LOS ANGELES — On a warm August evening, the walls of Beck’s childhood home were covered in blood. The gruesome scene bore traces of the shocking carnage that befell five friends, who had been bisected, eviscerated, and dismembered by a nefarious intruder. Thankfully the blood was fake, and the friends were characters in a new film that the collaborative duo Beck+Col had just finished shooting. Titled Red Night (2023), the film weaves influences from horror cinema, pop culture, and political theory into a blood-and-guts-soaked phantasmagoric parable about the importance of communal solidarity.

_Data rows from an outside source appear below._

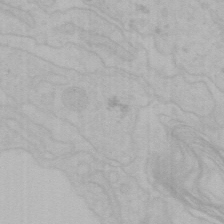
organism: Mouse
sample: Choroid plexus
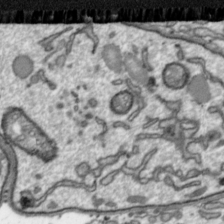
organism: Toxoplasma gondii
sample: Parasites in a vacuole inside a host cell
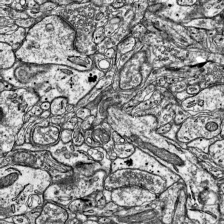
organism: Mouse
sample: Visual Cortex
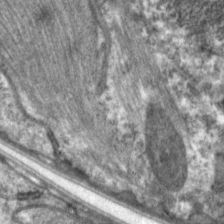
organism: C. elegans
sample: Pharynx
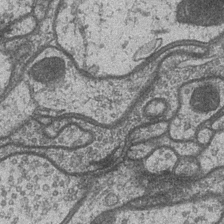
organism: Drosophila
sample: Optic medulla
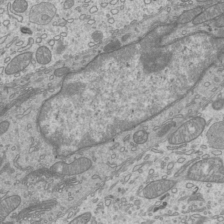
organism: Mouse
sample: Cilia; mouse epididymis

The plot revolves around five monsters who live happily together in a typical suburban house, where their family-style studio portraits, shot by Elizabeth Preger, hang on the living room wall. When one of the monsters returns from a solo outing, they unwittingly bring back a malevolent force that dispatches the creatures one by one. The film culminates in that quintessential symbol of American suburbia, the backyard pool, dyed red.
The pair shot the film in the same house Beck grew up in and where they now live with several cats, just north of Los Angeles. Influenced by stylized Italian Giallo films by Dario Argento and Mario Bava, they painted each of five rooms a separate color: yellow, orange, light blue, dark blue, and peach. Each monster’s costume is elaborately constructed from layers of organza, tuile, rhinestones, and silicone. Although there are only five monsters, Beck+Col had to create 20 costumes since the characters change color each time they enter a different room. (They cite the video for “Say My Name” by Destiny’s Child as a specific reference.)

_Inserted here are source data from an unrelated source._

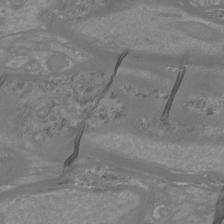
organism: Mouse
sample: Cortical neurons
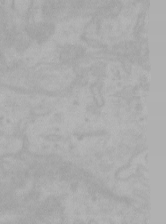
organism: Mouse
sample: Choroid plexus
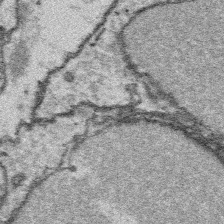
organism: Platynereis dumerilii

Since the film has no dialogue, movement plays an important role, so Beck+Col cast dancers in some of the roles. The pair are huge fans of wrestling and incorporated wrestling moves into the fight choreography. Musing on wrestling’s combination of athleticism, theatricality, improvisation, and collaboration, Col says, “There’s no higher artform.”
Classic slasher films of the 1970s and ’80s were also major touchstones for the duo, especially John Carpenter’s Halloween (1978), which “opened up the idea that you’re not safe anywhere,” explained Beck. They also mention the political subtext of many of the horror films from this era, like Texas Chainsaw Massacre (1974), which features a murderous family who turns to butchering humans after they lose their jobs at the local slaughterhouse.
Although Beck+Col have staged elaborate performances and short films before — like The Revolting Lumpen!, a blood-soaked opera based on the “alienation of capital” — they had never undertaken a film project this ambitious, so they enlisted a crew including Creative Producer Mel Sangyi Zhao and Director of Photography Marco Yizhou Zhang to help shepherd their vision to life.
Underneath its baroque costumes and buckets of blood (seven gallons which they sprayed from a fire extinguisher), Beck+Col’s Red Night is a critique of neoliberal capitalism and the kind of rugged individualism associated with it. In contrast to the monsters’ elaborate forms, the killer, played by Col, wears nothing except black contact lenses — a buff Übermensch in the buff (Col spent the last three years bulking up for the role). A major textual influence was Sayak Valencia’s 2018 book Gore Capitalism (MIT Press), which “refers to the undisguised and unjustified bloodshed that is the price the Third World pays for adhering to the increasingly demanding logic of capitalism.”

The communal spirit embodied by the monsters is echoed by the filmmakers who invited 10 artists to create works especially for the film, including Tanya Brodsky, Alicia Piller, Amia Yokoyama, Ofelia Marquez, and others. The textiles, ceramics, paintings, and installations blend into their surroundings, color-coded to each room. The artworks will also be exhibited at Lauren Powell Projects next summer in conjunction with Red Night’s debut screening (the location of which is to be determined).
“The characters are a chosen family. They support each other,” Beck told Hyperallergic. “When one leaves, it throws everything off. This is our art family. This is our community.”